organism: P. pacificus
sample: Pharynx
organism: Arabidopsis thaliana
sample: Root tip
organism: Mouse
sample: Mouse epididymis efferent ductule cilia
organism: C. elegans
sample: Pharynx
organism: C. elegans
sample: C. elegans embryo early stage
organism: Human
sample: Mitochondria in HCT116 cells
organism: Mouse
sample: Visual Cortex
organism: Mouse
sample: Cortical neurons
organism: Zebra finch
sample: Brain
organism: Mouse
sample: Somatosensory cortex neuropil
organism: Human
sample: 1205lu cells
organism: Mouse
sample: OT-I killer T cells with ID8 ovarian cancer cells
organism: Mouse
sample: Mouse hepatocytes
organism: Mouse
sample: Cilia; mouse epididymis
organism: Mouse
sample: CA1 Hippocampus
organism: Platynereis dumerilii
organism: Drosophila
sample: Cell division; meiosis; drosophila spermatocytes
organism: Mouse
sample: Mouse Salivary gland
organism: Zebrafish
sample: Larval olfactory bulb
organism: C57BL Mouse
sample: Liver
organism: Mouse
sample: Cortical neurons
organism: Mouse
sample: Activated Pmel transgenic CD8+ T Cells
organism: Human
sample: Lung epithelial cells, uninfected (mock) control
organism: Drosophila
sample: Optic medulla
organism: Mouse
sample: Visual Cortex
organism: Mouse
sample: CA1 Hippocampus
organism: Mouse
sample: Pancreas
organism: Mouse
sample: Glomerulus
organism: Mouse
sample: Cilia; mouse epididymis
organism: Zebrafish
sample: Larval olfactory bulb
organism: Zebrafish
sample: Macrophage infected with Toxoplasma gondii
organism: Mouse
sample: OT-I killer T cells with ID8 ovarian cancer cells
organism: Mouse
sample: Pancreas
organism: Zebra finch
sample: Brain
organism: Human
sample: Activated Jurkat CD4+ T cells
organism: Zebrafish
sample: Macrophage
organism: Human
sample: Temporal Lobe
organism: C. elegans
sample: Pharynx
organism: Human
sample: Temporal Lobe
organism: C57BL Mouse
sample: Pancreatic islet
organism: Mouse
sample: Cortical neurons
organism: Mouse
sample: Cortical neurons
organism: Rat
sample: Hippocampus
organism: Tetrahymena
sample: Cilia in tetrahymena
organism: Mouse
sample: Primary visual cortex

...

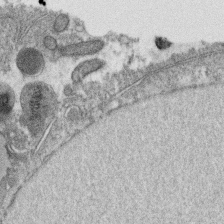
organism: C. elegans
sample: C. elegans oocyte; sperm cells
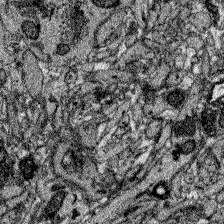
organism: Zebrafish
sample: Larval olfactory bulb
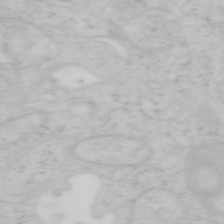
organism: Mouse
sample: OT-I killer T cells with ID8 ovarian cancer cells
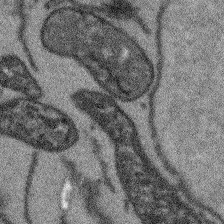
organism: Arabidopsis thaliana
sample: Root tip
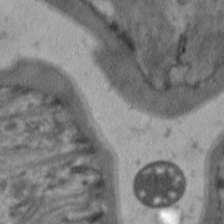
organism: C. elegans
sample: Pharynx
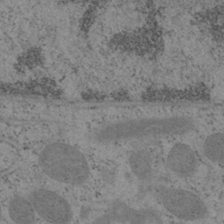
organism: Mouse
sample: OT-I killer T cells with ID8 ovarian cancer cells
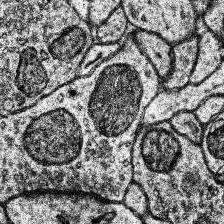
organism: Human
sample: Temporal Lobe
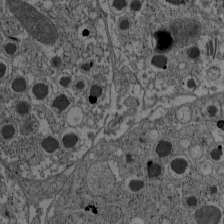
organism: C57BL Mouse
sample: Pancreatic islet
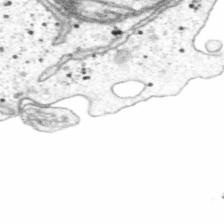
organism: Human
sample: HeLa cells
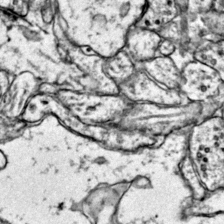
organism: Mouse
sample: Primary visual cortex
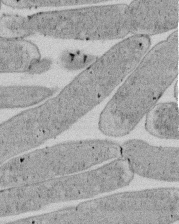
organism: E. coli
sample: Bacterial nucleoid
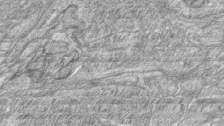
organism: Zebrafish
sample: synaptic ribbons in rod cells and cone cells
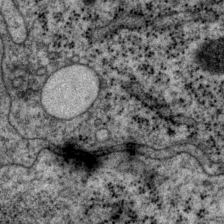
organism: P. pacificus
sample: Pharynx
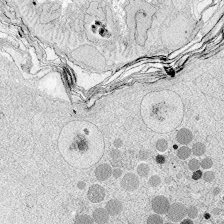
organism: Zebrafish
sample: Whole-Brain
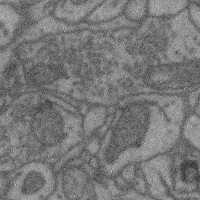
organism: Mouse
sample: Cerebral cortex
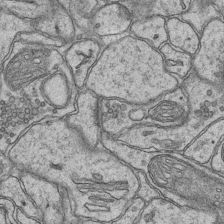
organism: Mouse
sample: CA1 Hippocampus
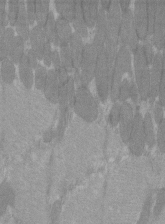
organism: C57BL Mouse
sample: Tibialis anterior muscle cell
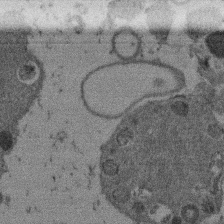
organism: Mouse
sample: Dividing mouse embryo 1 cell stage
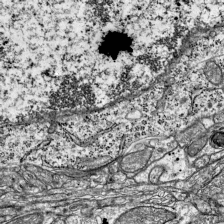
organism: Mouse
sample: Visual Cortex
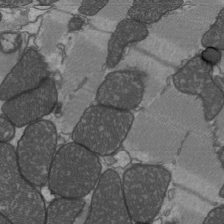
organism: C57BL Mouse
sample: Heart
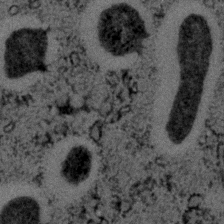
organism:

▸ EXERCISE DETAILS:
Would you retype the lines above from the one with "sample: Glomerulus" down to the one with "organism: Tetrahymena", word for word, both ends included and no other lines?

▸ WORKED SOLUTION:
sample: Glomerulus
organism: Mouse
sample: Cilia; mouse epididymis
organism: Zebrafish
sample: Larval olfactory bulb
organism: Zebrafish
sample: Macrophage infected with Toxoplasma gondii
organism: Mouse
sample: OT-I killer T cells with ID8 ovarian cancer cells
organism: Mouse
sample: Pancreas
organism: Zebra finch
sample: Brain
organism: Human
sample: Activated Jurkat CD4+ T cells
organism: Zebrafish
sample: Macrophage
organism: Human
sample: Temporal Lobe
organism: C. elegans
sample: Pharynx
organism: Human
sample: Temporal Lobe
organism: C57BL Mouse
sample: Pancreatic islet
organism: Mouse
sample: Cortical neurons
organism: Mouse
sample: Cortical neurons
organism: Rat
sample: Hippocampus
organism: Tetrahymena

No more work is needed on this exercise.